Chemical Signaling in the Autonomic Nervous System
The ANS uses a variety of neurotransmitters and receptors. Most sympathetic postganglionic neurons release norepinephrine, while most parasympathetic postganglionic neurons release acetylcholine. Some neurons use other neurotransmitters such as substance P, ATP, or nitric oxide.

The Adrenal Medulla
The adrenal medulla is a specialized neuroendocrine structure associated with the sympathetic nervous system. It releases epinephrine (adrenaline) into the bloodstream, which acts on adrenergic receptors throughout the body.

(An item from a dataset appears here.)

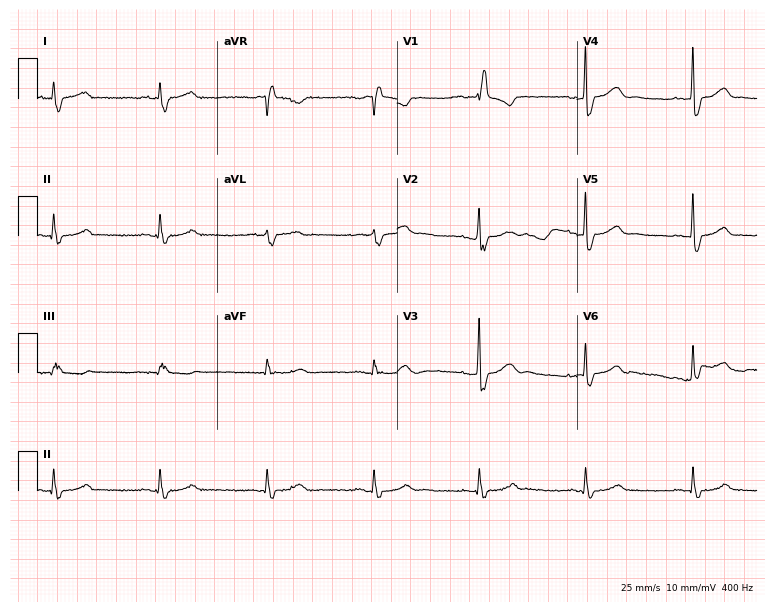
12-lead ECG (7.3-second recording at 400 Hz) from a 20-year-old male. Findings include right bundle branch block.

Neuroeffector Junctions and Neurotransmitter Release
Autonomic neurotransmitters are synthesized in the axon terminals and released at neuroeffector junctions. The primary neurotransmitters are acetylcholine (ACh) and norepinephrine (NE). Their release is calcium-mediated, and their action is terminated by reuptake or enzymatic breakdown.

Autonomic Receptors and Signal Transduction
Autonomic receptors are primarily G-protein coupled receptors (metabotropic). Sympathetic adrenergic receptors are divided into alpha and beta subtypes, each with distinct second messenger effects. Parasympathetic muscarinic receptors (M1-M5) also have diverse effects depending on their location and signaling pathway.
Receptor | Found in | Sensitivity | Effect on Second Messenger |
|---|---|---|---|
α1 | Most sympathetic target tissues | NE > E | Activates phospholipase C |
α2 | Gastrointestinal tract and pancreas | NE > E | Decreases cAMP |
β1 | Heart muscle, kidney | NE = E | Increases cAMP |
β2 | Certain blood vessels and smooth muscle of some organs | E > NE | Increases cAMP |
β3 | Adipose tissue | NE > E | Increases cAMP |

Summary Table: Autonomic Effects on Target Organs
Effector Organ | Sympathetic Response | Adrenergic Receptor | Parasympathetic Response |
|---|---|---|---|
Pupil of eye | Dilates | α | Constricts |
Salivary glands | Mucus, enzymes | α and β2 | Watery secretion |
Heart | Increases rate and force of contraction | β1 | Slows rate |
Arterioles and veins | Constriction/dilation | α, β2 | --- |
Lungs | Bronchioles dilate | β2 | Bronchioles constrict |
Digestive tract | Decreases motility and secretion | α, β2 | Increases motility and secretion |
Exocrine pancreas | Decreases enzyme secretion | α | Increases enzyme secretion |
Endocrine pancreas | Inhibits insulin secretion | α | Stimulates insulin secretion |
Adrenal medulla | Secretes catecholamines | --- | --- |
Kidney | Increases renin secretion | β1 | --- |
Urinary bladder | Urinary retention | α, β2 | Release of urine |
Adipose tissue | Fat breakdown | β3 | --- |
Male and female sex organs | Ejaculation (male) | α | Erection |
Uterus | Depends on stage of cycle | α, β2 | Depends on stage of cycle |
Lymphoid tissue | Generally inhibitory | α, β2 | --- |

Summary
Autonomic pathways consist of a preganglionic and postganglionic neuron in series, except for the adrenal medulla.
Sympathetic division is active during stress (fight-or-flight), while parasympathetic is active during rest-and-digest activities.
Neurotransmitter and receptor types determine the specific effects on target tissues.